It's worth starting with the basics, because they are what you're likely to see the least of in the uproar at hand.

The system of injustice that, since 9/11, we've sent offshore and organized globally -- from Guantanamo, Cuba to Bagram Air Force Base in Afghanistan -- is by its nature also a system of torture. It was designed from the beginning to be a Bermuda Triangle of injustice, existing in an extrajudicial darkness beyond "our" sight or oversight. There, on military bases and in special military-controlled prisons, the "war on terrorism" could be carried to its informational climax in whatever ways and by whatever methods American intelligence officials felt might "break" whatever prisoners we had.

Whether in Guantanamo or at Abu Ghraib in Iraq, this developing mini-gulag was never meant to be a system of imprisonment for crimes -- hence the lack of charges, no less trials of any sort, anywhere in the imperium. It was to be an eternal holding operation for the purpose of information extraction (and possibly revenge). The men (and woman) running the Bush administration's foreign policy in this period didn't have to specify the actual use of torture, though some of them seem to have done so. We know from the Sunday Washington Post that, in April 2003, after "debates" on the subject, Pentagon officials at "the highest levels" approved twenty "psychologically stressful" methods of interrogation, most or all of which any sane person would classify as torture, including the questioning of naked prisoners, and that these methods were later approved at least for "high-value detainees" in Iraq. In the meantime, there was a good deal of post-9/11 torture chatter in the media about how much of it we could, should, and would use in a war to the death against a fanatic enemy.

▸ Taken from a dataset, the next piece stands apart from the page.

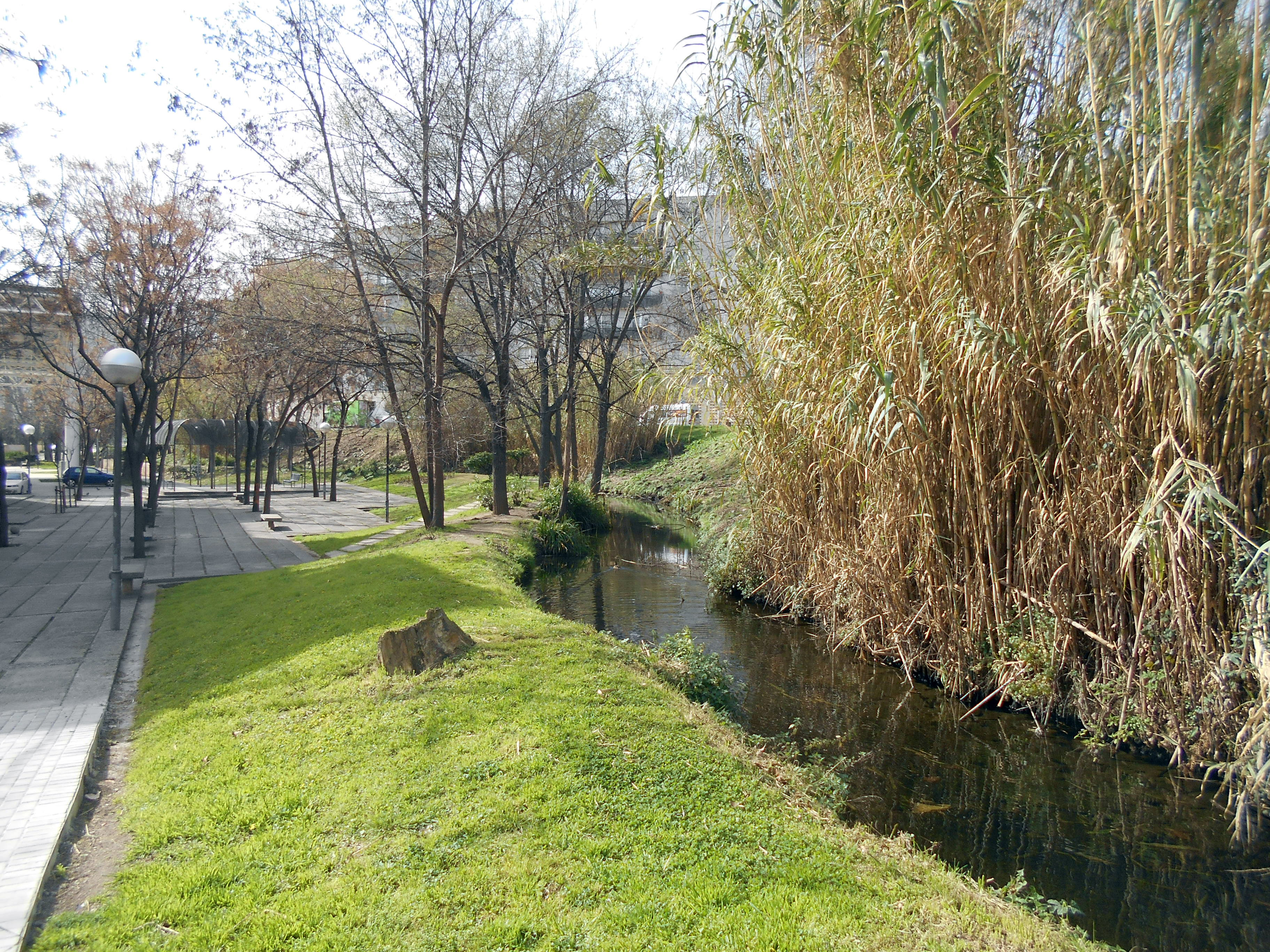 Tramo del Rec Comtal en la plaza del Primero de Mayo, Barcelona.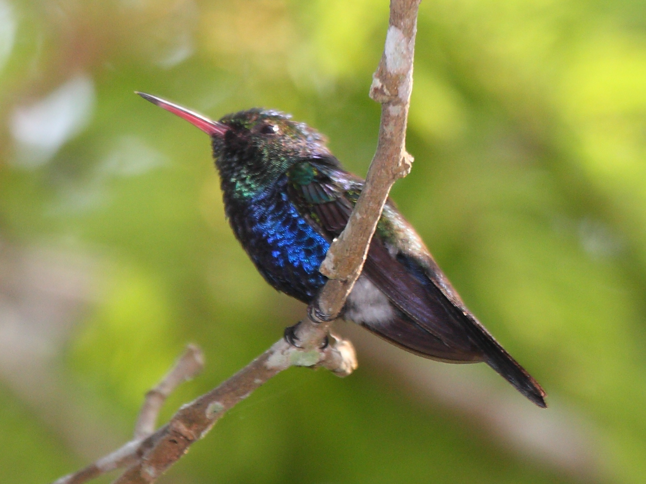 Violet-bellied Hummingbird (Damophila julie)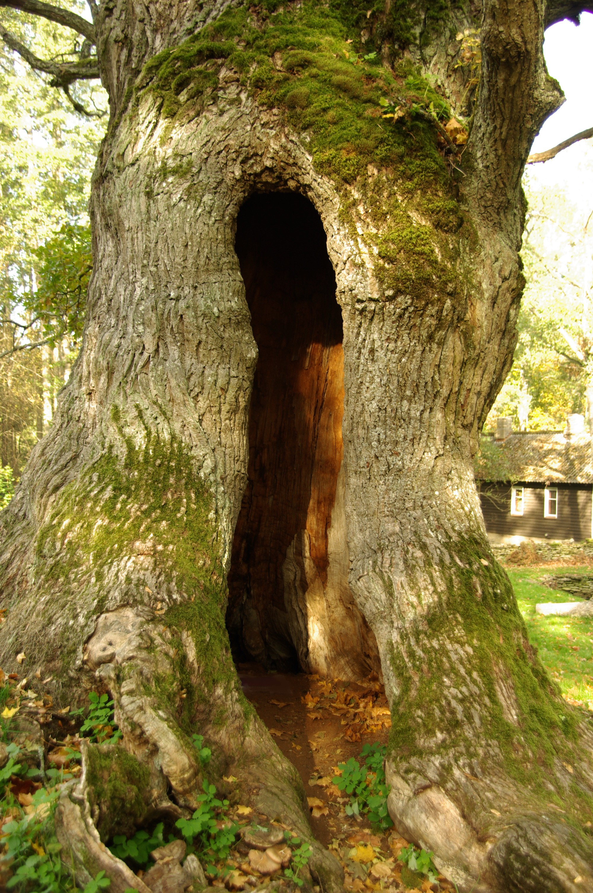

Both the President and his Pentagon chief claimed to be "shocked" or "disgusted" by the forms a torture system took -- by its look. Yes, they had been informed of what had happened at Abu Ghraib prison, but those, after all, were just words, months of words. The difference was the images on television and in the press. "We saw the pictures," said the President. "It is the photographs that gives one the vivid realization of what actually took place," said his secretary of defense. "Words don't do it. The words that there were abuses, that it was cruel, that it was inhumane, all of which is true, that it was blatant, you read that and it's one thing. You see the photographs and you get a sense of it, and you cannot help but be outraged."

That is in itself a kind of confession, if you consider it for a moment. You cannot help but be outraged. All those previous months from mid-January 2004 on, when he and his president assumedly only knew about the "words" (grim enough certainly in General Taguba's report), when they were, in the pungent phrase of Gen. Peter Pace, vice chairman of the Joint Chiefs, "apprised orally," our secretary of defense and our President could evidently "help but be outraged." And that tells us a great deal.